**TASK PROMPT:** Go through the data below. Pull out every line that has the word "Support".
START SUPPLIED RECORDS
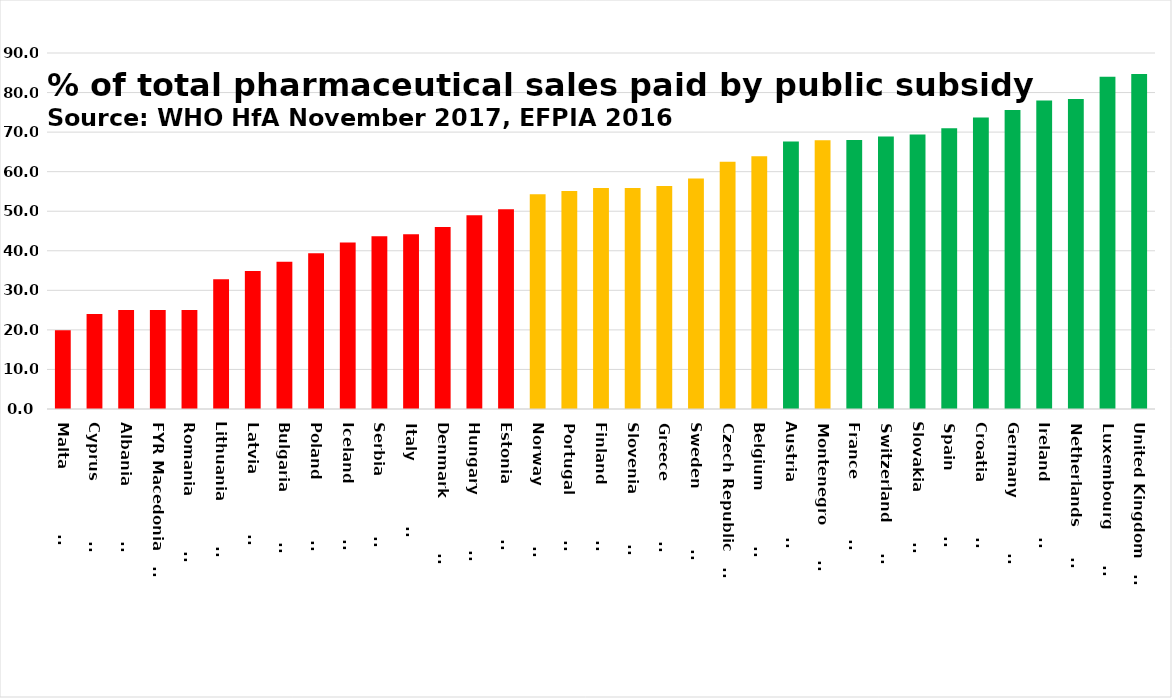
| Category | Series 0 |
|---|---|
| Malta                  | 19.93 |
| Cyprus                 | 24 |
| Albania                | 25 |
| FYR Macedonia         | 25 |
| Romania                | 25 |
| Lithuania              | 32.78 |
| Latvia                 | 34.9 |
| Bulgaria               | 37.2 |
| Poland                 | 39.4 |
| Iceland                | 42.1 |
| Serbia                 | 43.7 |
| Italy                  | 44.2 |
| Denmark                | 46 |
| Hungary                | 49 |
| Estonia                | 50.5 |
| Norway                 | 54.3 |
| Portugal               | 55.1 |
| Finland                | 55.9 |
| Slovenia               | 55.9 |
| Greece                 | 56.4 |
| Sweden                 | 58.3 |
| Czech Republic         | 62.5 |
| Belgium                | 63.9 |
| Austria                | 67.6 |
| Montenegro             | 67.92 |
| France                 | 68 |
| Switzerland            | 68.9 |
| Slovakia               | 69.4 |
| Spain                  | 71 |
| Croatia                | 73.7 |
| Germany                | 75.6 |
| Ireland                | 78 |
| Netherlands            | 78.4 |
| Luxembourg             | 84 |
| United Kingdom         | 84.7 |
END SUPPLIED RECORDS
START SUPPLIED RECORDS
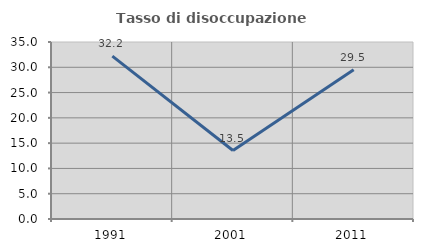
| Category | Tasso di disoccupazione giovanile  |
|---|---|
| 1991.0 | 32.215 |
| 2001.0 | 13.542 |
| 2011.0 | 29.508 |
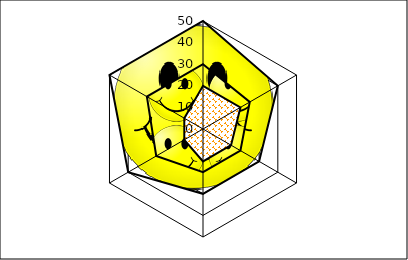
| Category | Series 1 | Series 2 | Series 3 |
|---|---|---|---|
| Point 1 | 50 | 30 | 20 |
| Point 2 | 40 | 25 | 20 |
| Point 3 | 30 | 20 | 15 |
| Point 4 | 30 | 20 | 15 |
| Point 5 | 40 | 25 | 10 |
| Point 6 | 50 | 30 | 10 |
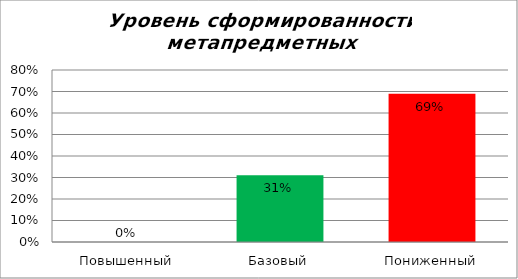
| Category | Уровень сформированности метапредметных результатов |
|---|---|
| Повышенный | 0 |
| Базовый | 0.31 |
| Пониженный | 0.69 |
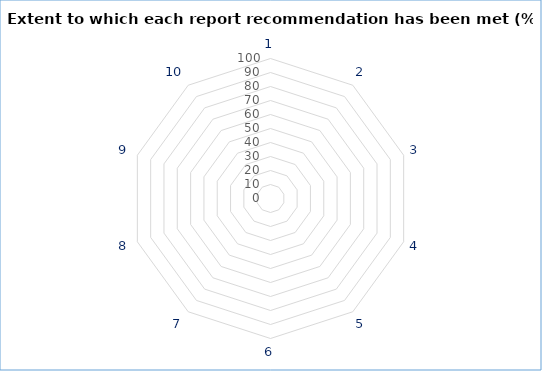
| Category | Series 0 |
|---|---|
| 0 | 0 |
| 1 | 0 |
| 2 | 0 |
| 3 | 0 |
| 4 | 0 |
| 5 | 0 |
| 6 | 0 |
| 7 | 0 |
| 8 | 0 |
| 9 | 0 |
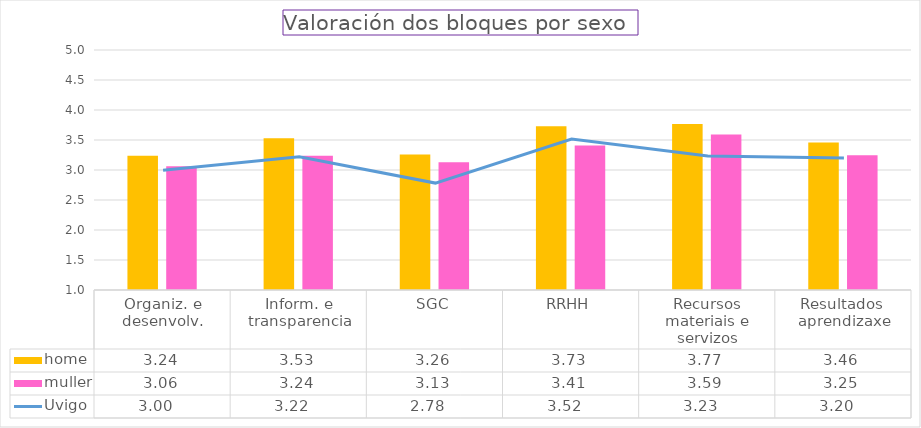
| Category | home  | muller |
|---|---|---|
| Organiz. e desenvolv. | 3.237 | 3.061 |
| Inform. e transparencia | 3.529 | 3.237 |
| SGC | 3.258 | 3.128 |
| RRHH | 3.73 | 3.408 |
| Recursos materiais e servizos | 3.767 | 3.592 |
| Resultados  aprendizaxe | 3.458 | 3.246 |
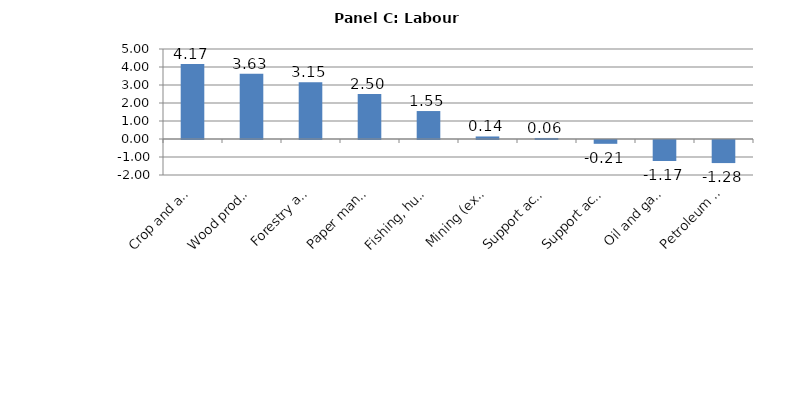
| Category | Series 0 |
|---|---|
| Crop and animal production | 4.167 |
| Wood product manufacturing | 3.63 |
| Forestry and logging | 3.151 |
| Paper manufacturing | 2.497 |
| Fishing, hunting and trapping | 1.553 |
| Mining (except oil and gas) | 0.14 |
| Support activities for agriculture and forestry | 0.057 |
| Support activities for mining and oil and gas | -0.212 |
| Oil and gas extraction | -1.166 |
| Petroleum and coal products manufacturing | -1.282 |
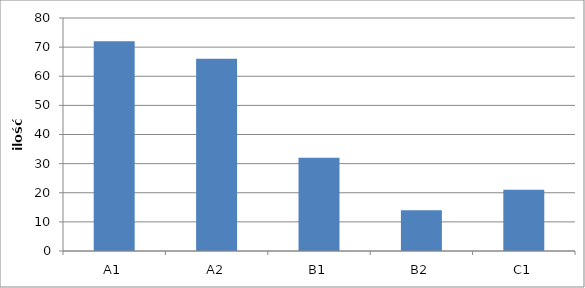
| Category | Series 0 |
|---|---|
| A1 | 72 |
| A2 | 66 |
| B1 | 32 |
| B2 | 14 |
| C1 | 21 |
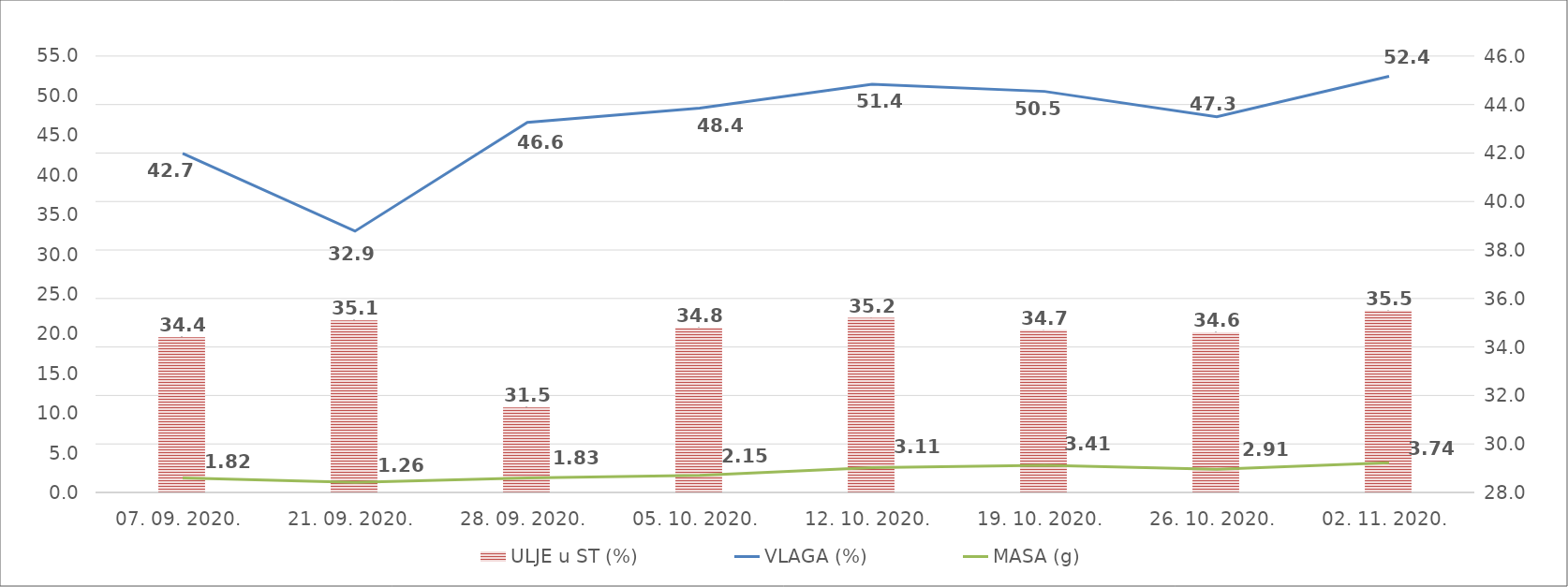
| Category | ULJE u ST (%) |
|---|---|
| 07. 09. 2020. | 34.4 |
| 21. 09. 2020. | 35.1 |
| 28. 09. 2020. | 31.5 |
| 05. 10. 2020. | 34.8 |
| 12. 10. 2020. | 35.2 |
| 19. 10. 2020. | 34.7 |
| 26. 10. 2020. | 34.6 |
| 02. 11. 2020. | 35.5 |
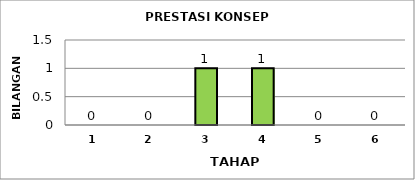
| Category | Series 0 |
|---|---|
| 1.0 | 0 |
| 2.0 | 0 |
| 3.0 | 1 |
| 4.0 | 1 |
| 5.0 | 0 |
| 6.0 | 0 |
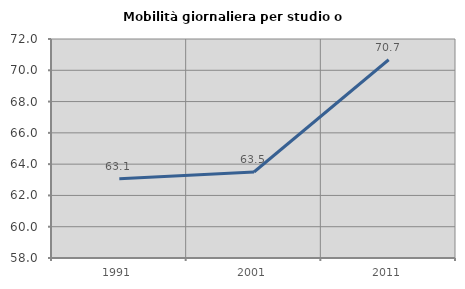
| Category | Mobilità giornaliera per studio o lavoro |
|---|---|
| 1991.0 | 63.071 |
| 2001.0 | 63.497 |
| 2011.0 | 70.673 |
END SUPPLIED RECORDS
**TASK SOLUTION:**
| Support activities for agriculture and forestry | 0.057 |
| Support activities for mining and oil and gas | -0.212 |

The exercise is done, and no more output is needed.